Una armadura gris. Podía ver una armadura gris y sentir el calor de una
pira al tiempo que los credos de los dioses falsos aparecían en el cielo
nocturno en lenguas de fuego.
«Quemamos el pasado para crear el futuro», dijo un pensamiento. El dolor
se produjo detrás de él. Unos ecos y unas imágenes se aferraron a su mente
como un moretón.
Sintió que la última sílaba se dirigía a su boca, y la visión de la batalla
volvió a mostrarse ante él. Unas cortinas de luz cortaban el aire, y el grupo de
cuerpos era una ola de sangre que se dirigía hacia el fuego y las hojas de los
últimos guerreros de Lorgar. Fulgrim se encabritó en el suelo, con las espadas
en la mano y sus alas sangrientas, que formaban una capucha detrás de su
cabeza. La sangre hacía relucir el color escarlata de la armadura de Lorgar.
Tenía los ojos hundidos en el rostro. Se volvió mientras arrastraba la cabeza
de su maza detrás de él, como un cometa que surcaba el firmamento nocturno
con su cola de fuego. Fulgrim paró el envite con sus dos espadas cruzadas,
aunque la fuerza del golpe lo empujó hacia atrás.
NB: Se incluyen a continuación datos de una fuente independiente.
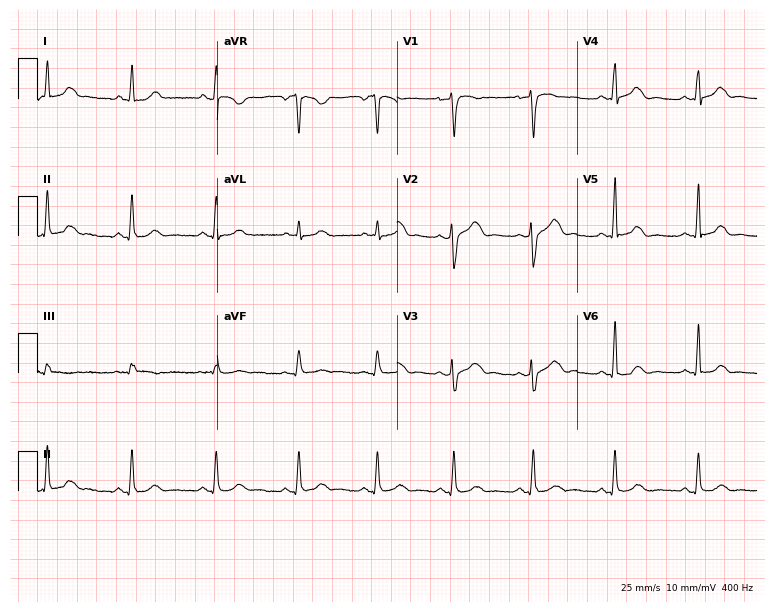
Electrocardiogram, a 53-year-old woman. Of the six screened findings (first-degree AV block, right bundle branch block (RBBB), left bundle branch block (LBBB), sinus bradycardia, atrial fibrillation (AF), sinus tachycardia), none is recorded. Findings outside these six are not listed.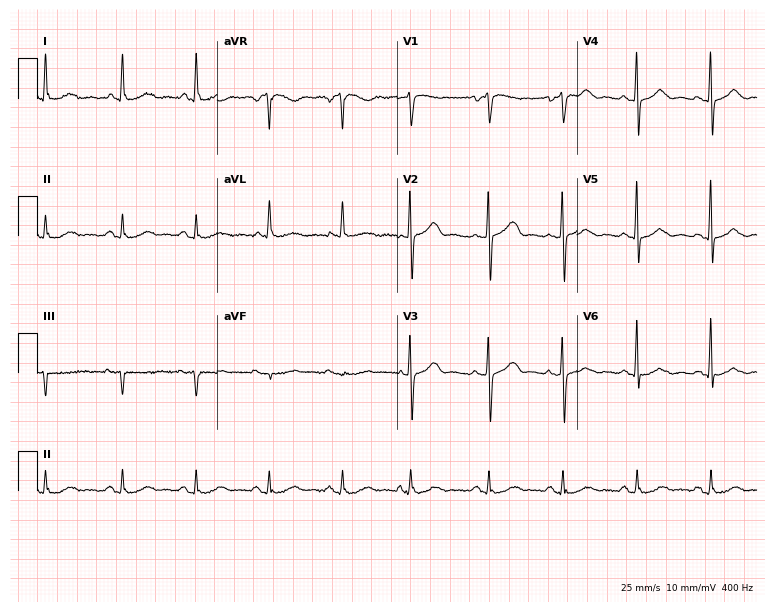
Electrocardiogram (7.3-second recording at 400 Hz), a female patient, 63 years old. Overall reading on record: normal ECG.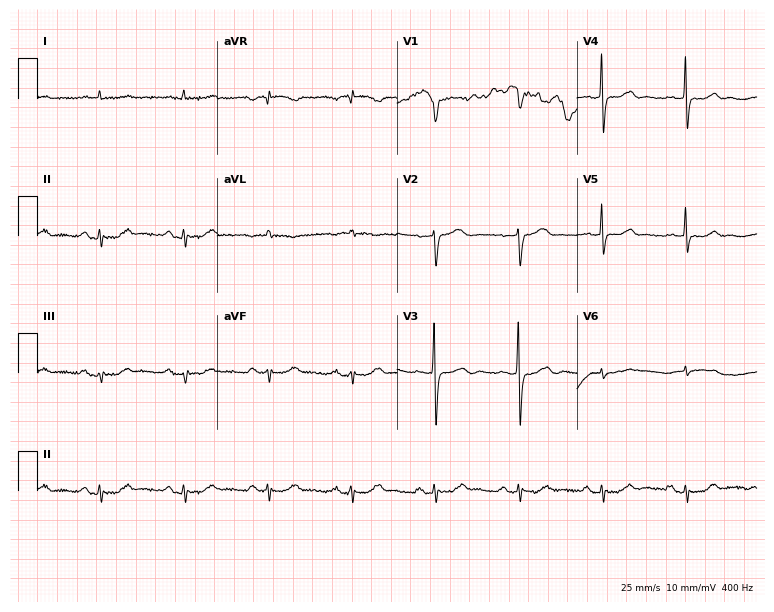
ECG — a male patient, 77 years old. Screened for six findings — first-degree AV block, right bundle branch block, left bundle branch block, sinus bradycardia, atrial fibrillation, sinus tachycardia — none is recorded.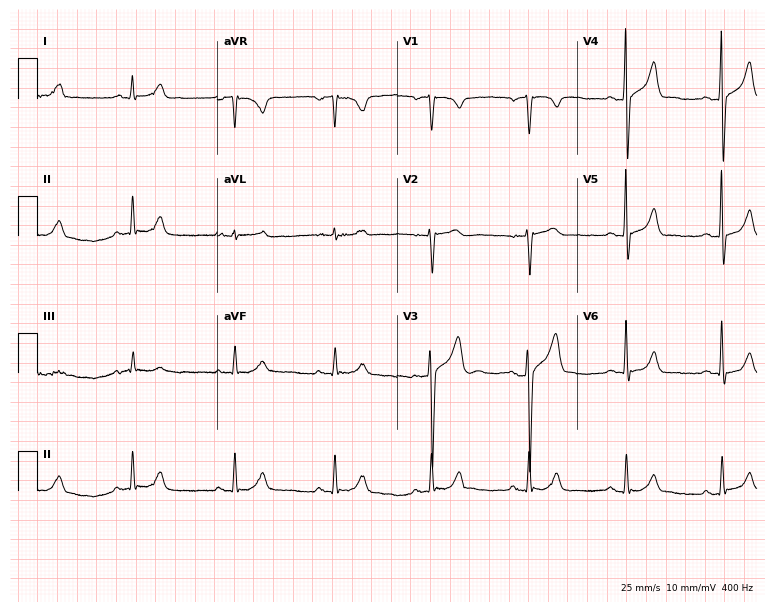
12-lead ECG from a man, 62 years old. Recorded interpretation: within normal limits.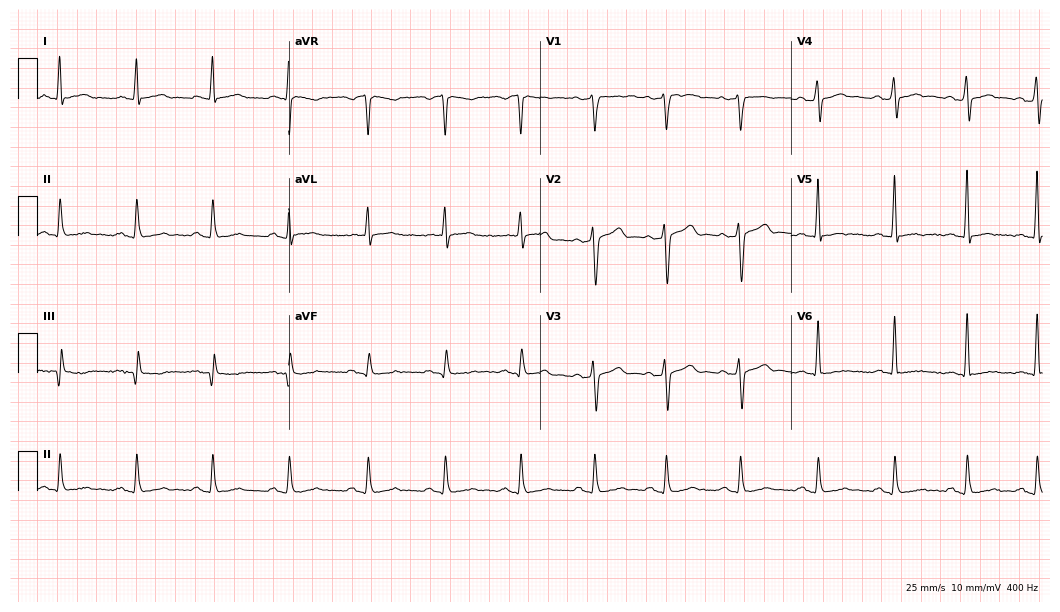
ECG — a man, 44 years old. Screened for six findings — first-degree AV block, right bundle branch block (RBBB), left bundle branch block (LBBB), sinus bradycardia, atrial fibrillation (AF), sinus tachycardia — none is recorded. Findings outside these six are not listed.

La sangre, tan oscura que
casi parecía de color morado, salpicó el suelo.
N’kari soltó un rugido. Hasta entonces, el consorte de Fulgrim había
dejado que los semidioses lucharan entre ellos, pero en aquel momento se
deslizó con rapidez por el suelo sangriento. El demonio enaltecido había
descartado su forma anterior. Una carne gruesa enroscada en forma de
pliegues yacía en el suelo. Su burla rechoncha del rostro de Fulgrim había
desaparecido. Unos músculos como tralla y una piel blanca letal le cubrían las
largas extremidades. Unos cuernos de carne se retorcían por encima de una
mueca de dientes que parecían esquirlas de cristal. La luz se doblaba y se
partía a su alrededor y atacaba los ojos que intentaban mirar a la criatura.
Lorgar se enderezó para enfrentarse con la mano alzada al demonio
enaltecido, como si de un saludo interrumpido se tratase.
Fulgrim se puso de pie con dificultad, ensangrentado, y alzó las hojas y las
alas.
Entonces Layak pronunció la última sílaba del nombre.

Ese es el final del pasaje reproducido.